In conclusion, our finite element simulation-based investigation into the partitioned local forming process for cylindrical spur and pinion gears yields highly promising results. The key findings are systematically summarized as follows. Firstly, the PLF process is fully capable of producing a spur and pinion gear with completely filled tooth profiles without the need for significant post-forging machining, achieving the goal of net-shape forming. Secondly, the process fundamentally alters the loading paradigm by sequentially forming partitioned zones, leading to a drastic reduction in the required forming force. Specifically, the maximum load in the first forming stage is reduced by approximately 78%, and in the second stage by about 70%, compared to traditional integral forging. The average forming load throughout the PLF process is roughly 40% lower. These reductions are quantitatively substantial and have direct, positive implications for die life, press capacity requirements, and overall process economy. The successful numerical demonstration of this concept provides a strong theoretical and practical reference for the development and industrialization of advanced cold precision forging techniques for spur and pinion gears. Future work should focus on experimental validation, optimization of pre-form and partition design for various gear specifications, and a detailed analysis of the mechanical properties of gears produced via this novel method.

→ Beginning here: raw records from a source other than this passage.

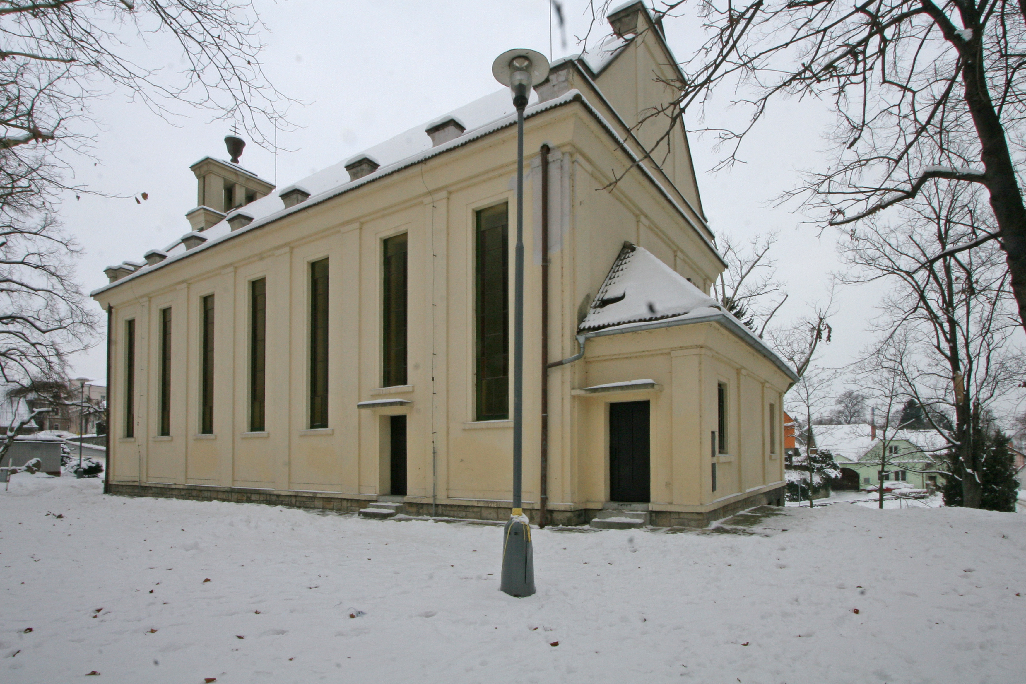 Sbor Husův (Vysoké Mýto), Hálkova, Vysoké Mýto
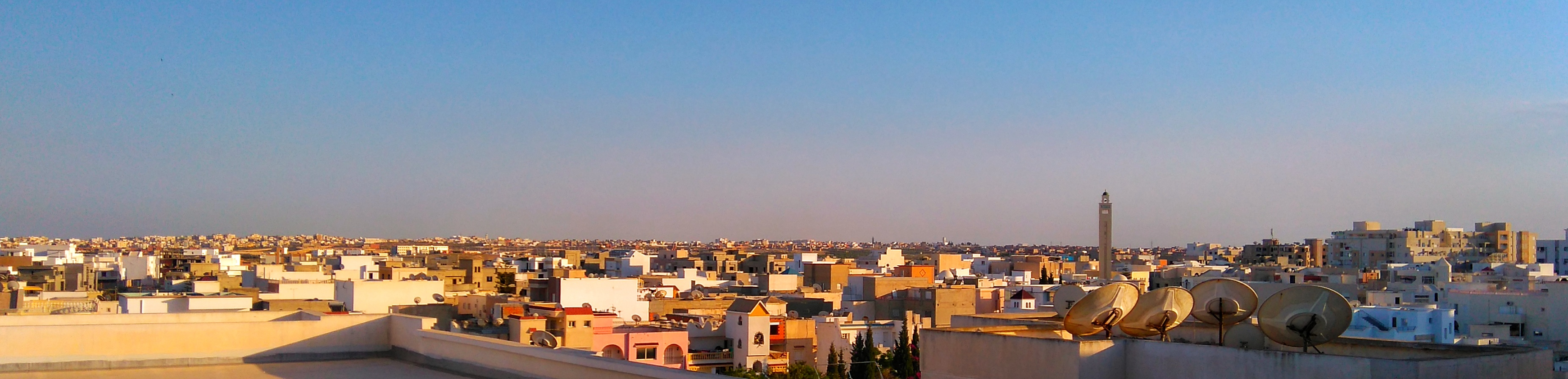 Vue panoramique de la ville de Sousse, Sahloul
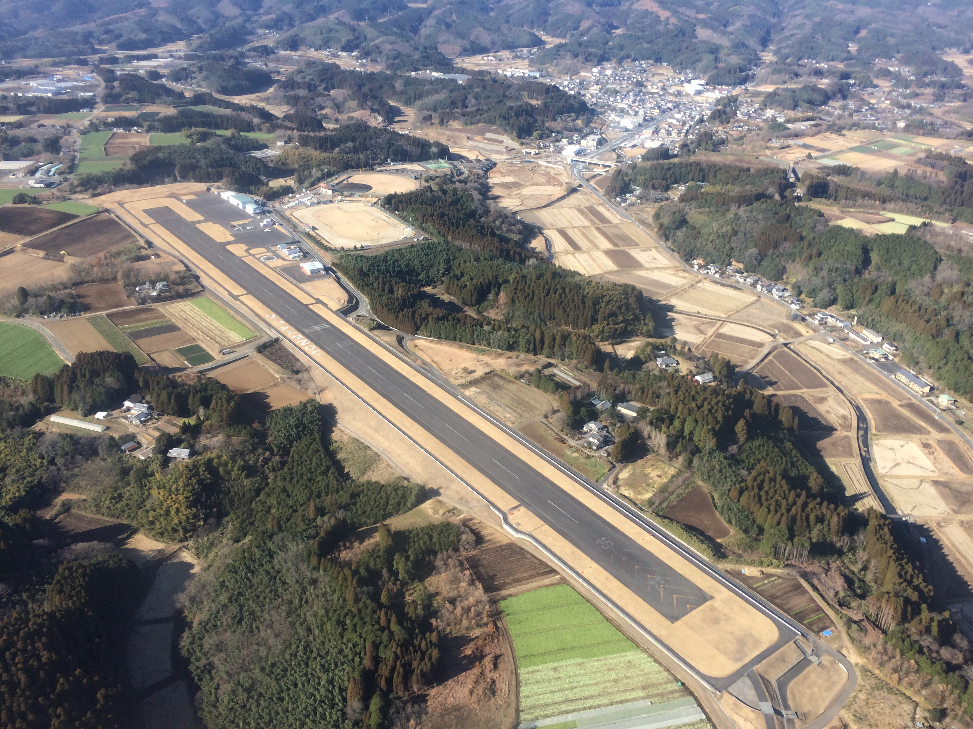 大分県央飛行場 2012/12/22撮影
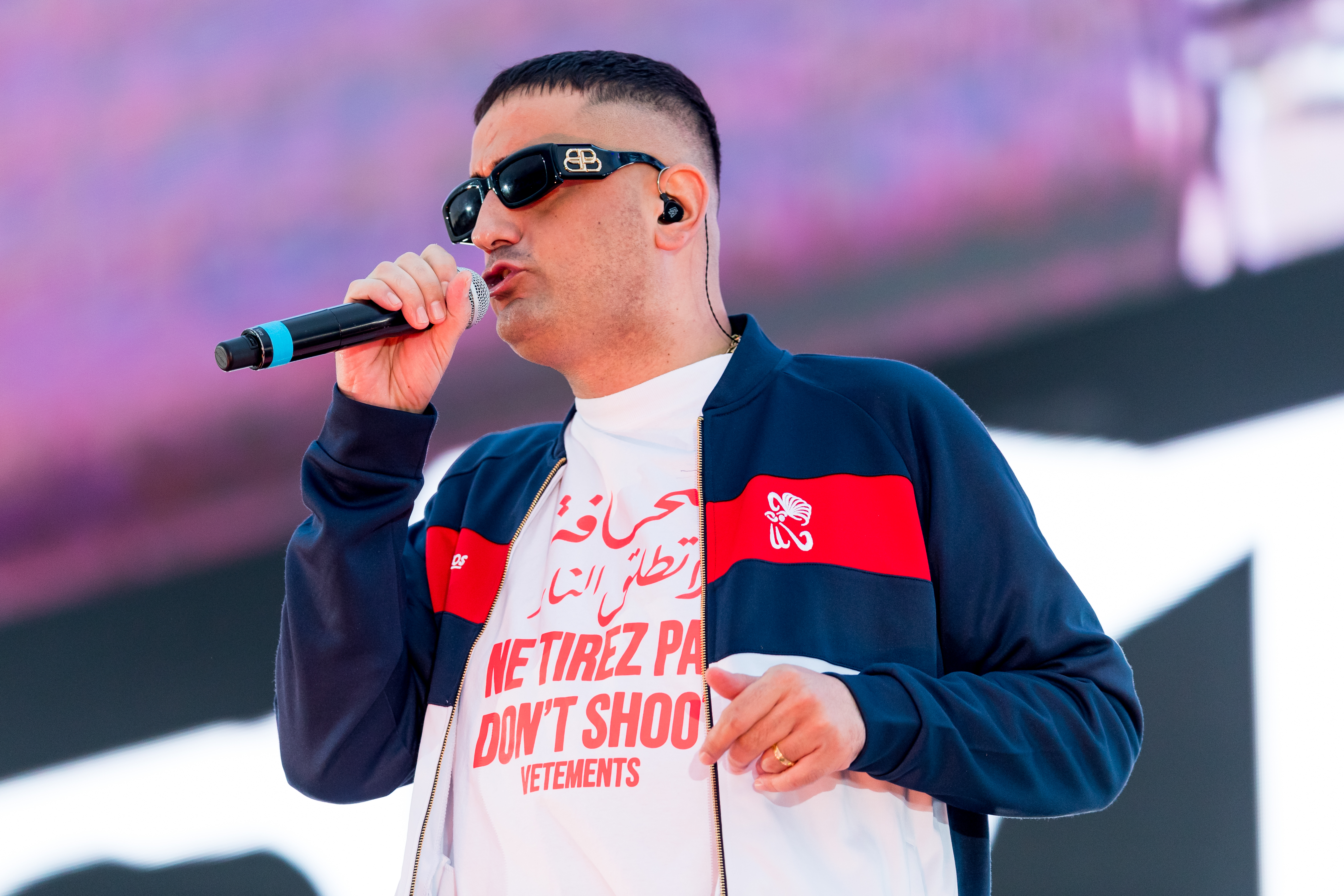 Haftbefehl during CARStival at Maimarktgelände, Mannheim, Baden-Württemberg, Germany on 2020-07-10, Photo: Sven Mandel Promotion: go7.ag
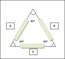 Configuración de la roseta en triangulo equlilátero.
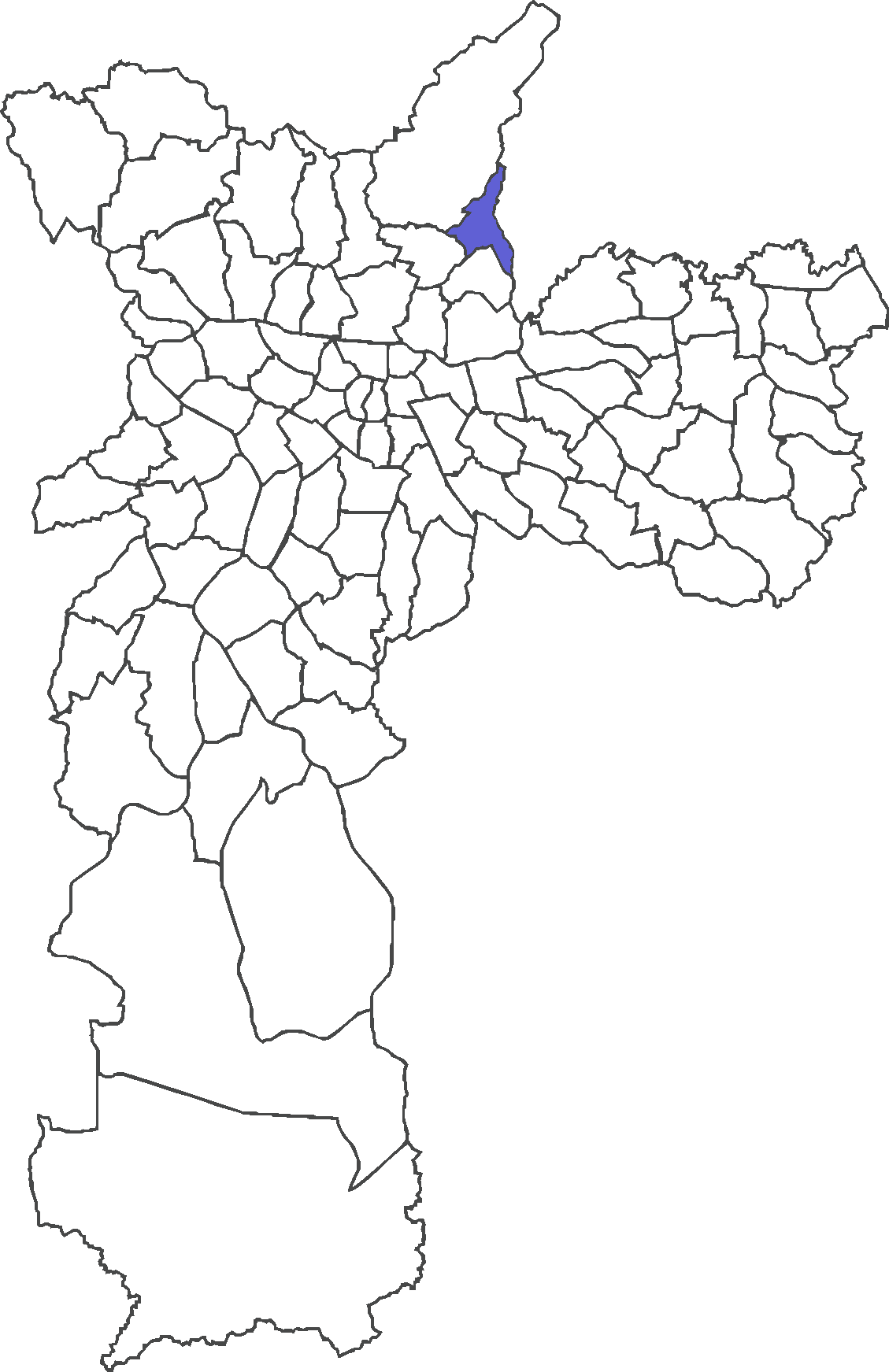 Localização do distrito de Jaçanã no município de São Paulo.
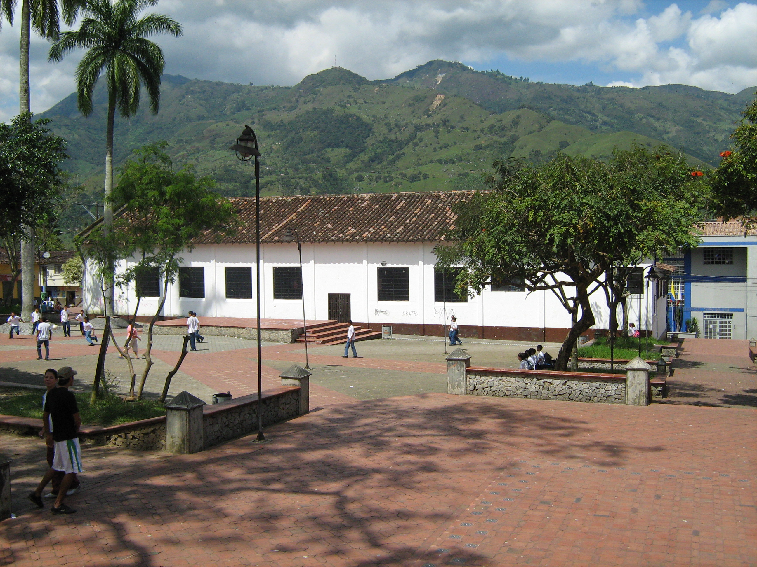 Parque Diego Echavarría Misas, al fondo Biblioteca Pública Isolda Echavarría en el municipio de Barbosa, Antioquia, Colombia.
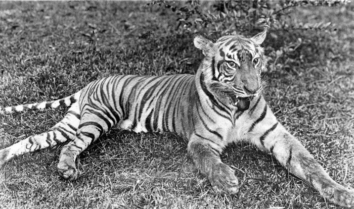 Repronegatief. Een koningstijger (Felis tigris) uit Midden-Asahan, Noord-Sumatra
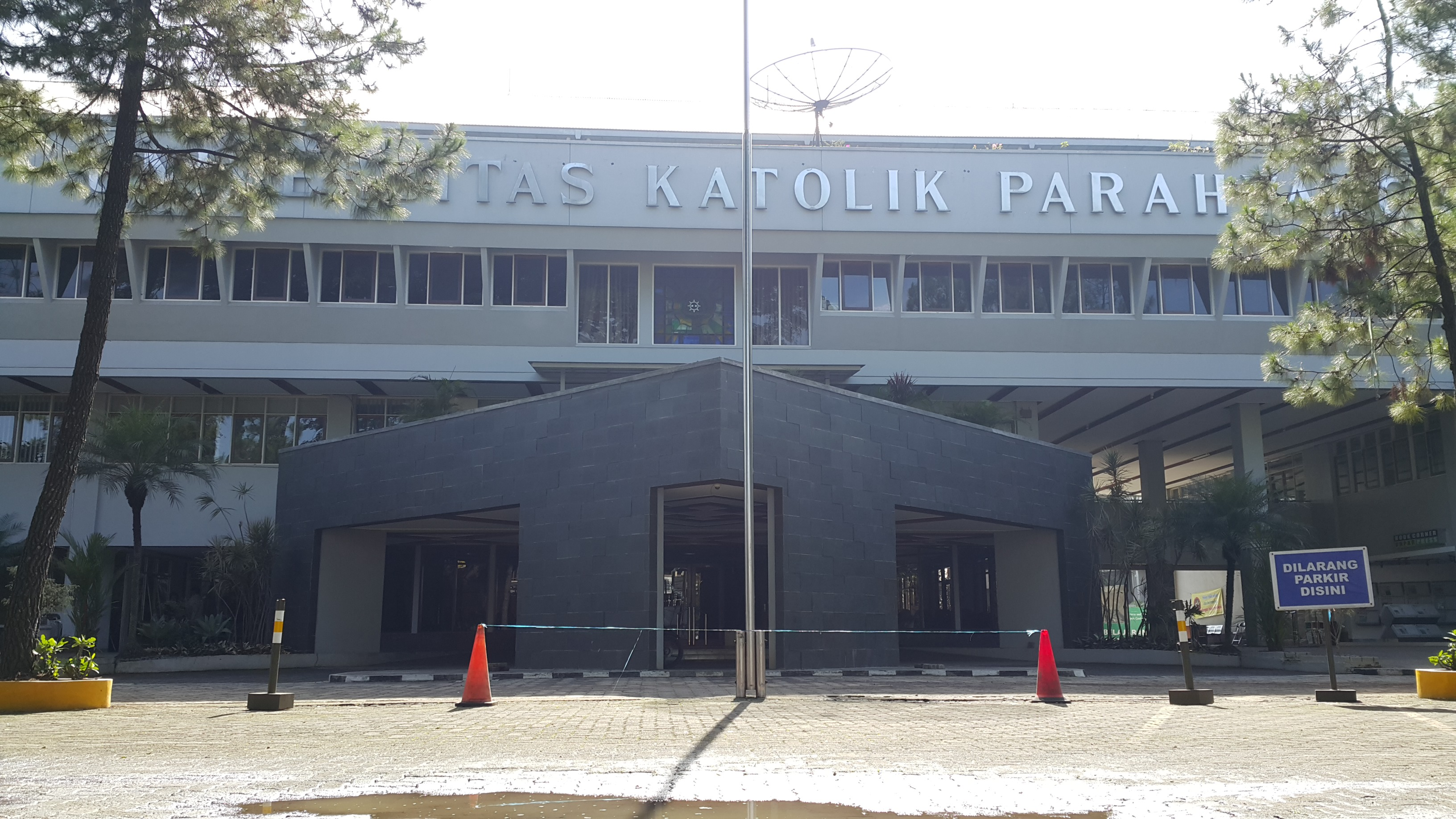 Kampus Unpar Ciumbuleuit
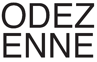 Odezenne

The mathematical modeling of such processes can be extended. For instance, an analytical estimate of the load for each stage can be attempted using upper-bound methods or slab analysis, considering the complex geometry of a spur and pinion gear tooth. The total power $J^*$ in an upper-bound approach might integrate the internal deformation power and the shear power losses along velocity discontinuity surfaces $S_d$:
$$ J^* = \frac{2}{\sqrt{3}} \bar{\sigma} \int_V \sqrt{\frac{1}{2} \dot{\epsilon}_{ij} \dot{\epsilon}_{ij}} dV + \frac{\bar{\sigma}}{\sqrt{3}} \int_{S_d} |\Delta v| dS $$
Applying such a model to the PLF process would be challenging but insightful for understanding the contribution of different deformation zones in the spur and pinion gear forging. Ultimately, the synergy between advanced simulation tools like DEFORM-3D and innovative process strategies like partitioned local forming paves the way for more efficient and cost-effective manufacturing of high-performance spur and pinion gears, which are the workhorses of countless mechanical systems.